Flash storage can be a big power consumer in mobile devices, but it’s not the flash that sucks up all that energy, it is the software that goes with it, according to researchers from the University of California at San Diego and Microsoft.

Studying built-in storage in an Android smartphone and two Microsoft Surface RT tablets, graduate student Jing Li and his colleagues found that storage consumed more energy than anything else when the devices had their screens off. Though that may not sound important, screen-off time may account for much of the day as consumers carry their devices around. Functions keep running in the background as alerts and other data come down from the network.

Li, who presented the findings at the Usenix FAST conference in California, was not surprised at the power demands of native storage. But he was stunned to discover that almost all of that power was consumed by software rather than the underlying hardware.

The storage devices themselves, in this case embedded multimedia card (eMMC) flash chips, only took up about 1% of the energy devoted to storage, the UCSD team found. The other 99% was consumed by elements of the software stack, including the runtime system, the file system and encryption functions.

There are good reasons to include those processes. For example, encryption is vital in mobile devices because they’re especially vulnerable to theft and loss, Li said. But the way encryption is performed in them places a heavy burden on the battery.

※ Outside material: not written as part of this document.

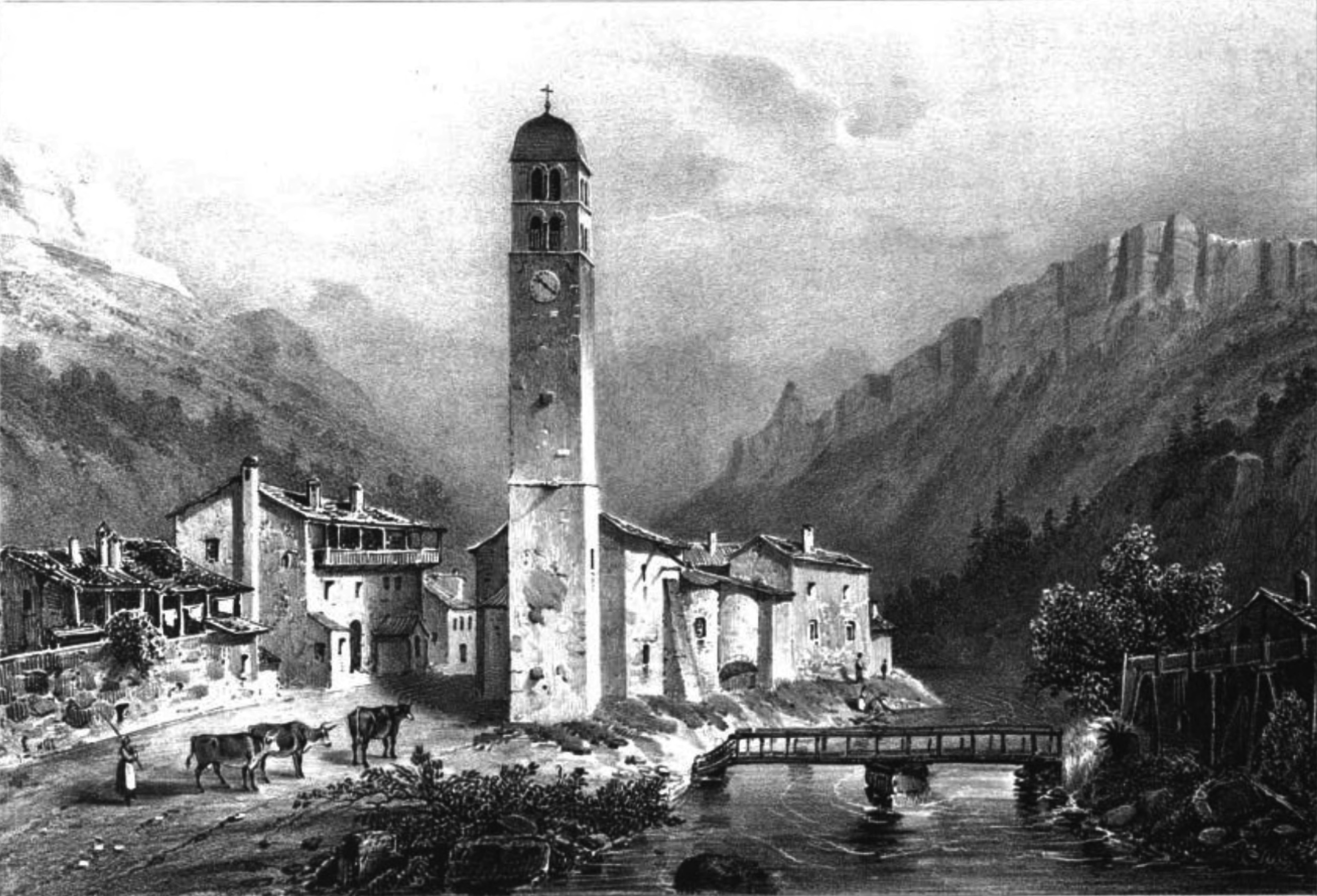 Album du Dauphiné - tome III, litographie du Casset (Hautes-Alpes)

“Even though there are some application-specific components inside the mobile device that can help you to deal with encryption, the throughputs of those components are too low to meet the requirements of the storage system,” Li said. “Because of that, the designers of the storage system still decide to use the general-purpose CPU to perform the encryption tasks.”

In one set of tests, the team compared power consumption between devices with and without encryption. It showed that a storage subsystem with encryption claimed more than twice the share of the device’s power consumption compared to one without, Li said.

One reason is that most devices use full-disk encryption even though some of the data, such as OS files, application binaries and some media purchased online, may not need it, he said. As an alternative, the study suggested using a partially encrypted file system. Tools such as Encrypting File System on Windows and GNU Privacy Guard could provide this capability, which would let app developers fine-tune which data gets encrypted and control the energy consumption of an app, Li said. But it would take additional components to fully secure a partially encrypted file system, he said.

Most mobile devices also run apps in secure containers, using managed languages such as Java or the Common Language Runtime, to prevent unauthorised access to sensitive data and contain attacks by malicious apps. The team’s testing showed that this technique increased power consumption by as much as 18% on Windows RT and 102% on Android.

Device and OS vendors use managed languages and other techniques to isolate data among different apps, Li said. Much of this storage virtualisation can be moved into storage hardware by giving each application the illusion of a private file system, he said.

Another way to cut down on power consumption would be to shift the storage tasks now running on CPUs, including encryption and virtualisation, onto a system on a chip (SoC) specifically for storage operations, Li said. A challenge there will be to make the SoC’s encryption engine fast enough to keep up with applications’ demands, he said.